What this task involves. Starting at the first line of the data, print every line up to and including the one with "Rima Hadley. Localización.", but no pictures.

---------- The data

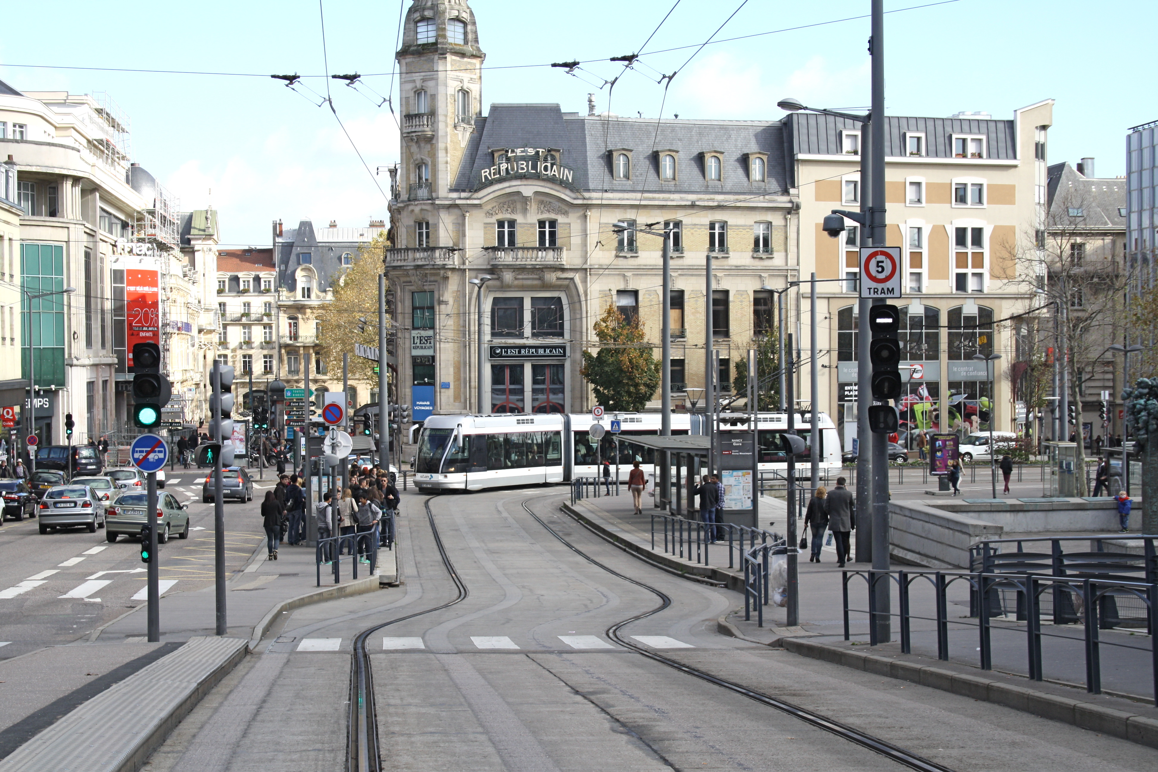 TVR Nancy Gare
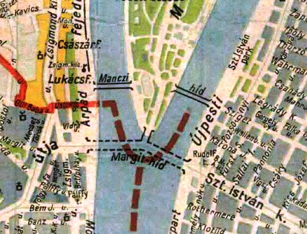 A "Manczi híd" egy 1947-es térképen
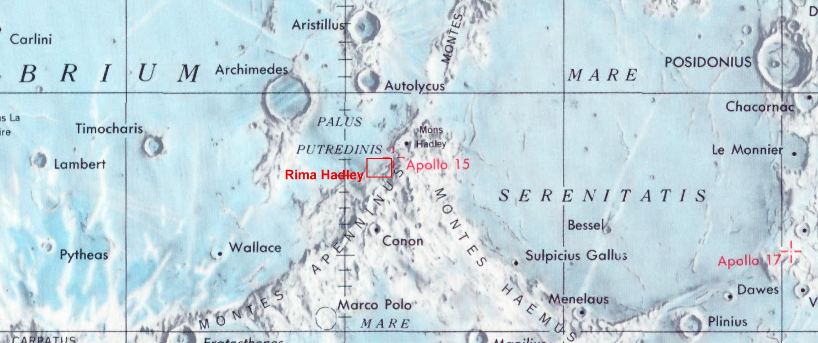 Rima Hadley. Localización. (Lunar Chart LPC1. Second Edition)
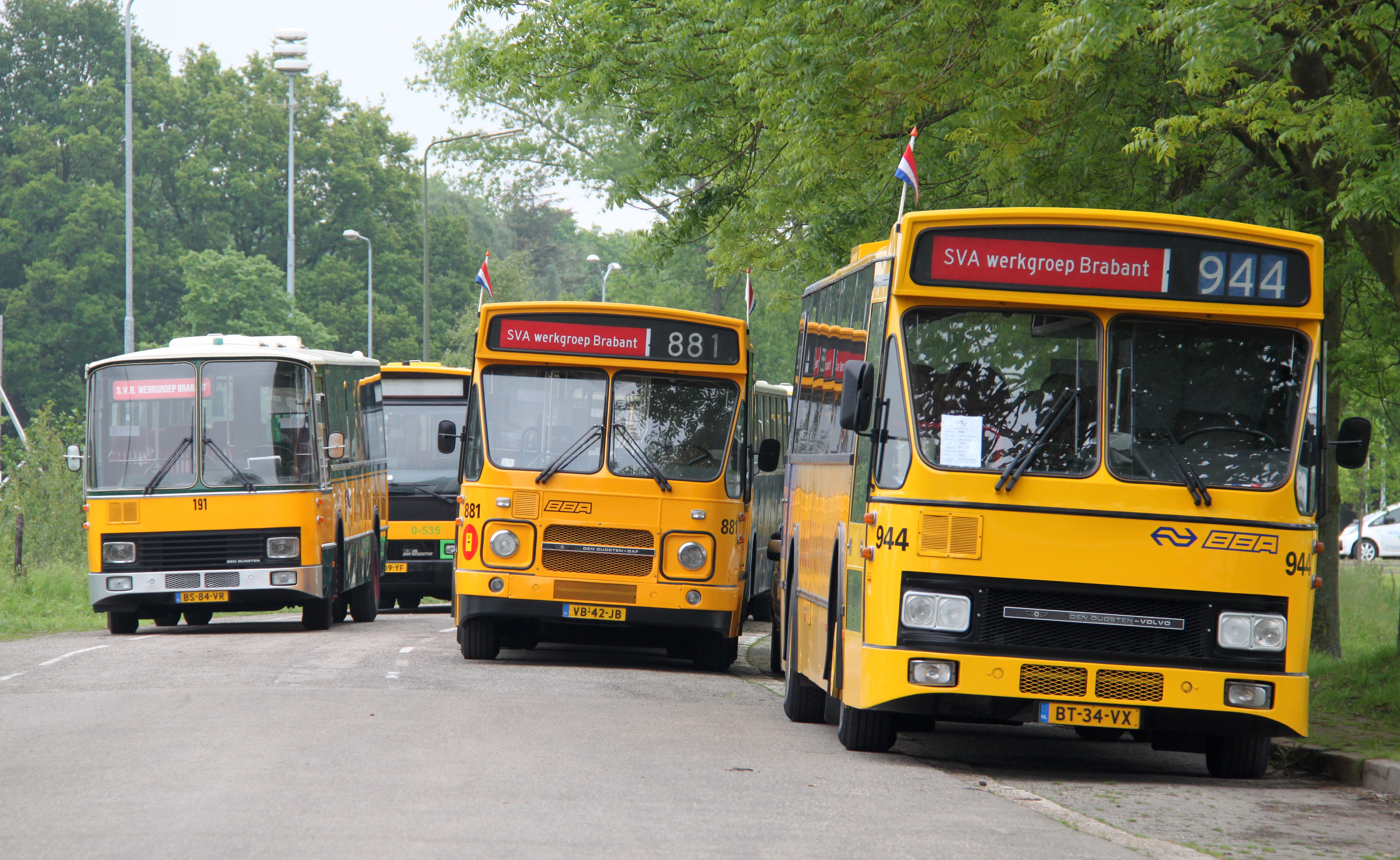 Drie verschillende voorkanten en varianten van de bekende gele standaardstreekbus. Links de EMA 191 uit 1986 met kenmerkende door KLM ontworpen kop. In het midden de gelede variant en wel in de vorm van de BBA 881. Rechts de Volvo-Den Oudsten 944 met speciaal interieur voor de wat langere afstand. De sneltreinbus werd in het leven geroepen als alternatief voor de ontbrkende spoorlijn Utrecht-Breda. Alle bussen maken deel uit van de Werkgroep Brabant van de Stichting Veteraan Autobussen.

--------------------

Task answer.
 TVR Nancy Gare
 A "Manczi híd" egy 1947-es térképen
 Rima Hadley. Localización. (Lunar Chart LPC1. Second Edition)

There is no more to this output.